You can cut way back on the baking soda and still get an 8.2 or 8.3 pH. That's where it'll max out, so adding more does little for you. A KH of 8-10 would be fine, so I'd cut it back to 2.5 tsp. Your GH is even a bit over what it really needs to be. Low to mid teens is high enough.

Just curious about the parameters of your tap water. What are you starting with?


----------



## girlon88keys (May 25, 2008)

my tap water 4dgh,4dkh,and my ph is a 7.4.my ph test kit is a high range kit so anything lower than a 7.4 will show as a 7.4.


----------



## girlon88keys (May 25, 2008)

just mixed up another batch,this time it took six tsp to get a ph of 8.2 but ny kh is still off the chart,i stopped at 50dkh,test kits are expensive.i havent added any epsom or marine salts yet.my gh went up to around a 6dgh.do i flickted water or what?


----------



## prov356 (Sep 20, 2006)

I have tap water that's similar. I add 1 TBSP (3 tsp) per 25 gallons of both sodium bicarb and epsom salt and it brings each into the teens. You're adding equivalent of 2 TBSP per 5 gallons or 10 TBSP per 25 gallons, so you're adding about 10 times what I do.

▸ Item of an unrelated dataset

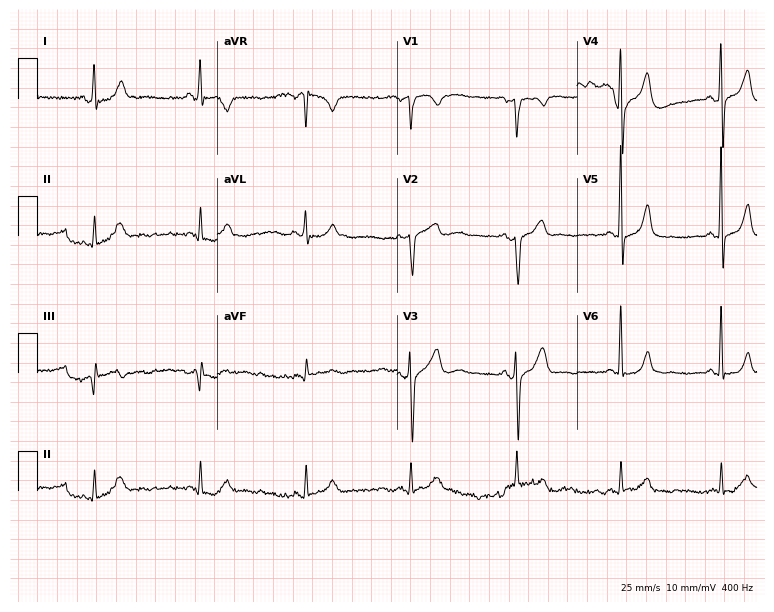
Standard 12-lead ECG recorded from a 75-year-old man (7.3-second recording at 400 Hz). None of these six findings is recorded: first-degree AV block, right bundle branch block, left bundle branch block, sinus bradycardia, atrial fibrillation, sinus tachycardia. Only these six findings were labelled.

Try adding 1 tsp to 5 gallons along with 1 tsp of epsom salt and let it sit overnight before testing. Aerate it if you can.


----------



## girlon88keys (May 25, 2008)

thanx for the tip,ill give it a try and keep you posted


----------



## Gibbs (Apr 21, 2008)

Per 5 gallons all you need to add is:
1 teaspoon of Bi-carb
1 teaspoon of salt
1 Tablespoon of epsom salts

Your adding way to much which is doing nothing but complexing your water

Add this amount to the water you add during water changes. If you add 5g of water add the recipe given, if you add 10g double the recipe eg: 2 teaspoons bi-carb
2 teaspoons salt
2 tablespoons epsom

Try adding the above recipe to 5 gallons of your tap water. Your hardness should be ok but if your ph is still low then add another teaspoon of bi-carb only, this should be plenty to raise your ph. to 8.2

Your ph. won't go any higher then that using this recipe


----------